🤖 AI Summary
This study addresses the limitation of conventional symmetric error metrics in power load forecasting, which fail to capture operational safety risks—particularly underestimation that may lead to supply shortages. To bridge this gap, the authors propose a safety-oriented evaluation framework featuring asymmetric metrics, including asymmetric MAPE, underestimation rate, and 99.5th percentile reserve margin, thereby exposing the misalignment between standard accuracy measures and actual grid risk. Furthermore, they introduce S-Mamba, a weather-aware state-space model designed to enhance prediction reliability under extreme conditions. Experimental results demonstrate that S-Mamba achieves a 99.5th percentile tail-risk reserve margin of only 14.12%, significantly outperforming iTransformer’s 16.66%, and thus confirming its superior capability in safeguarding grid security.
📝 Abstract
Accurate grid load forecasting is safety-critical: under-predictions risk supply shortfalls, while symmetric error metrics can mask this operational asymmetry. We introduce an operator-legible evaluation framework -- Under-Prediction Rate (UPR), tail Reserve$_{99.5}^{\%}$ requirements, and explicit inflation diagnostics (Bias$_{24h}$/OPR) -- to quantify one-sided reliability risk beyond MAPE. Using this framework, we evaluate state space models (Mamba variants) and strong baselines on a weather-aligned California Independent System Operator (CAISO) dataset spanning Nov 2023--Nov 2025 (84,498 hourly records across 5 regional transmission areas) under a rolling-origin walk-forward backtest.

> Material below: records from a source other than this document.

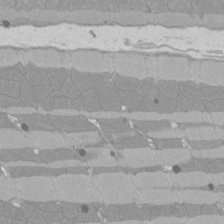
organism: Rat
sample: Left ventricle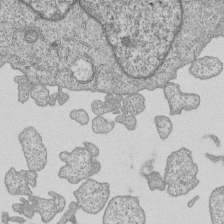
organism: Human
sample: MDA-MB-231 cells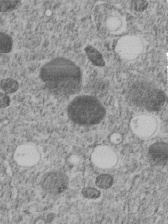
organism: C. elegans
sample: C. elegans embryo early stage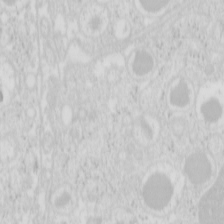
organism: Mouse
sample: Pancreas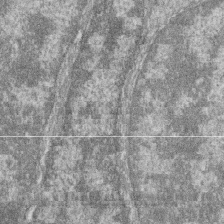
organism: Zebrafish
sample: Cilia; retinal pigment epithelium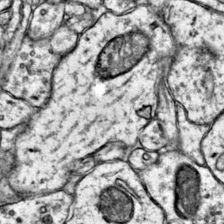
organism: Mouse
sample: Primary visual cortex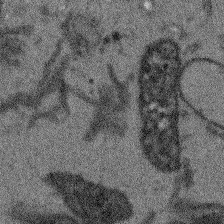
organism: Arabidopsis thaliana
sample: Root tip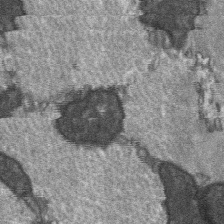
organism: C57BL Mouse
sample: Soleus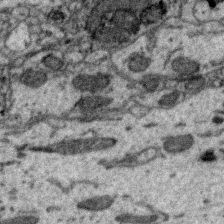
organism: Zebra finch
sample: Brain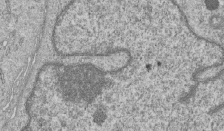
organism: Human
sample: MDA-MB-231 cells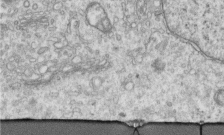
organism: Human
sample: Centriole in RPE cells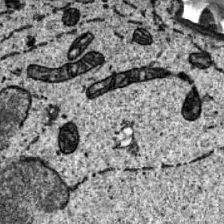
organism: Human
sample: HeLa cells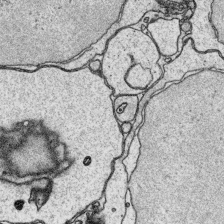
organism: Platynereis dumerilii
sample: Parapodia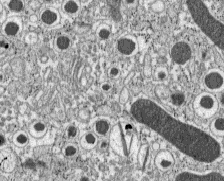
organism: C57BL Mouse
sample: Pancreatic islet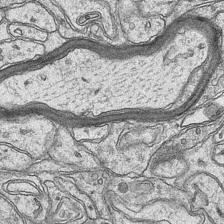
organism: Mouse
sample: CA1 Hippocampus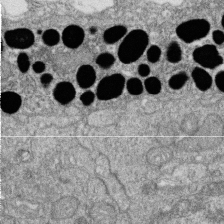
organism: Zebrafish
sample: Cilia; retinal pigment epithelium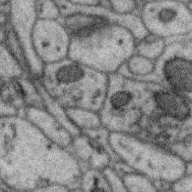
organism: Zebra finch
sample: Brain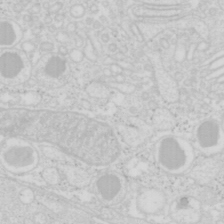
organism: Mouse
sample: Pancreas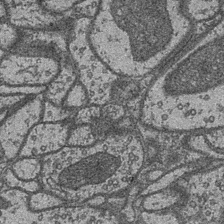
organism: Drosophila
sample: Optic medulla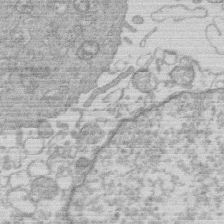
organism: Human
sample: Macrophage cells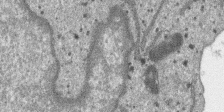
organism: Human
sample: Lung epithelial cells infected with SARS-CoV-2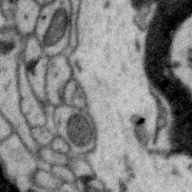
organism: Zebra finch
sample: Brain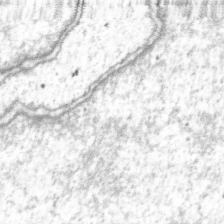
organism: Human
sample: HeLa cells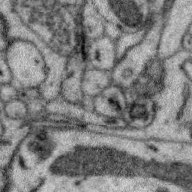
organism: Zebra finch
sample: Brain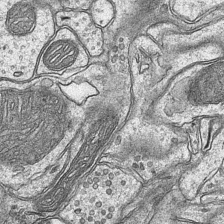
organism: Mouse
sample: CA1 Hippocampus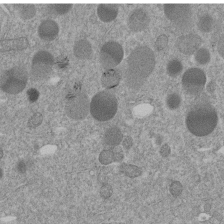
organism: C. elegans
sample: C. elegans embryo early stage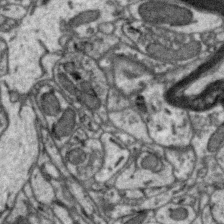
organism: Zebra finch
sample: Brain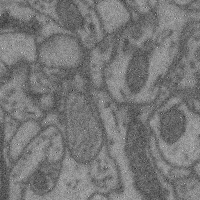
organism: Mouse
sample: Cerebral cortex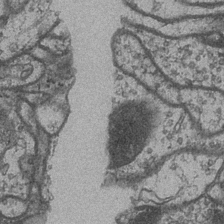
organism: Drosophila
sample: Optic medulla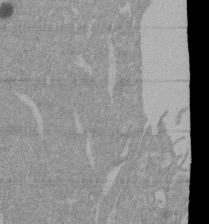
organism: Mouse
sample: ED-1 cell nuclei; centrioles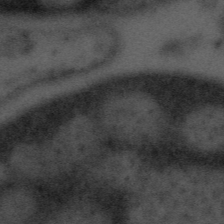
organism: Tuwongella immobilis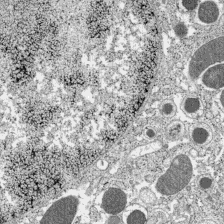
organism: C57BL Mouse
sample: Pancreatic islet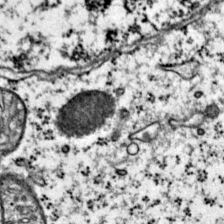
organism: Mouse
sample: Primary visual cortex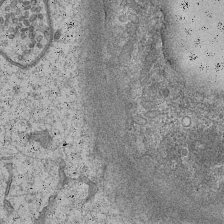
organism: Mouse
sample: CA1 Hippocampus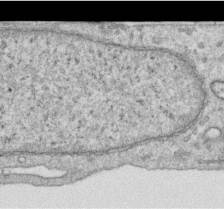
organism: Human
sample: Centriole in RPE cells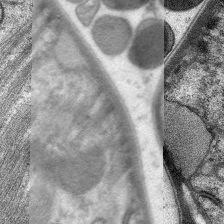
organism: C. elegans
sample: Pharynx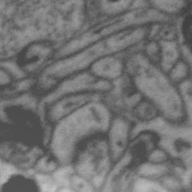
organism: Zebra finch
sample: Brain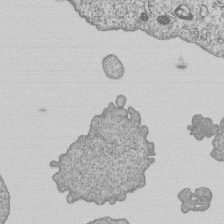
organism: Human
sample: MDA-MB-231 cells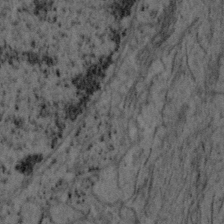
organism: Human
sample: HeLa cells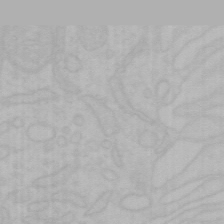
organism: Mouse
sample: Choroid plexus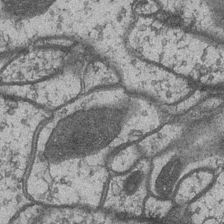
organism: Drosophila
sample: Optic medulla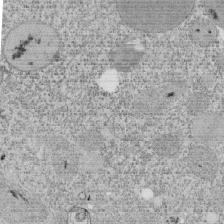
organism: Tetrahymena
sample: Cilia in tetrahymena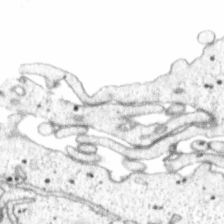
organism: Human
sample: HeLa cells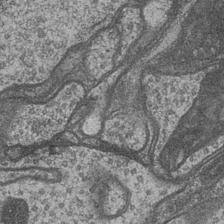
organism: Drosophila
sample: Optic medulla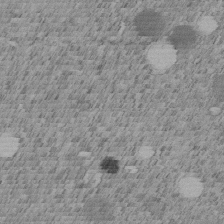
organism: C. elegans
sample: C. elegans embryo early stage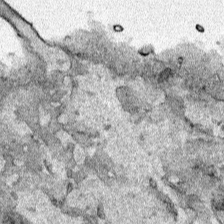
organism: Human
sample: Mitochondria in HCT116 cells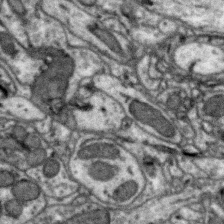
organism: Zebra finch
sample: Brain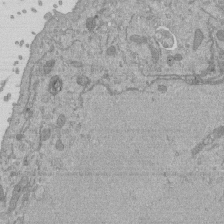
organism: Mouse
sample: ED-1 cell nuclei; centrioles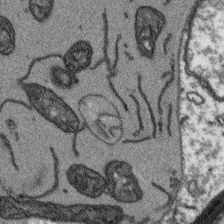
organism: Arabidopsis thaliana
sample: Root tip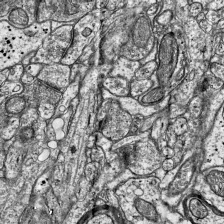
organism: Mouse
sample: Visual Cortex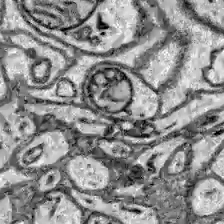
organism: Zebrafish
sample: Brain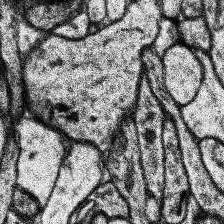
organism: Human
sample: Temporal Lobe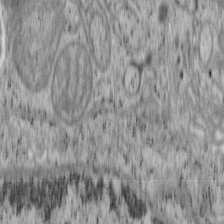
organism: Human
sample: HeLa cells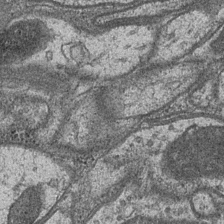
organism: Drosophila
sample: Optic medulla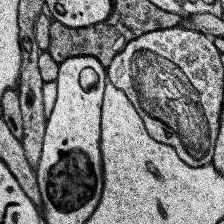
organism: Human
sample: Temporal Lobe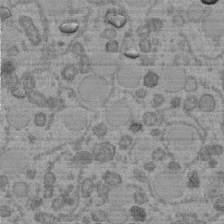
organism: C. elegans
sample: C. elegans embryo early stage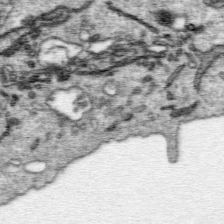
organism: Human
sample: HeLa cells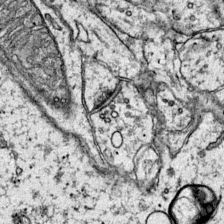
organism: Mouse
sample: Primary visual cortex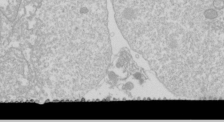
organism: Drosophila
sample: Cell division; meiosis; drosophila spermatocytes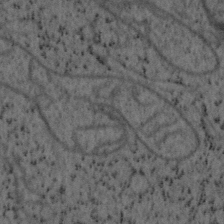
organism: Human
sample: HeLa cells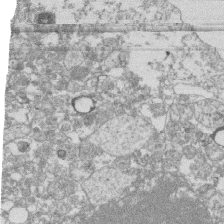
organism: Human
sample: HeLa cell HIV synapse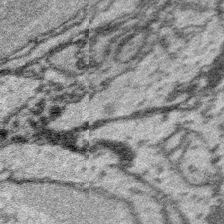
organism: Platynereis dumerilii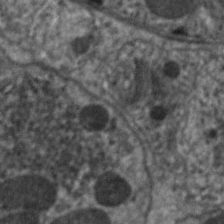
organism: C. elegans
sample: Pharynx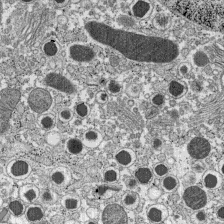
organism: C57BL Mouse
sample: Pancreatic islet

We develop and evaluate thermal-lag-aligned weather fusion strategies for these architectures. Our results demonstrate that standard accuracy metrics are insufficient proxies for operational safety: models with comparable MAPE can imply materially different tail reserve requirements (Reserve$_{99.5}^{\%}$). We show that explicit weather integration narrows error distributions, reducing the impact of temperature-driven demand spikes. Furthermore, while probabilistic calibration reduces large-error events, it can induce systematic schedule inflation. We introduce Bias/OPR-constrained objectives to enable auditable trade-offs between minimizing tail risk and preventing trivial over-forecasting.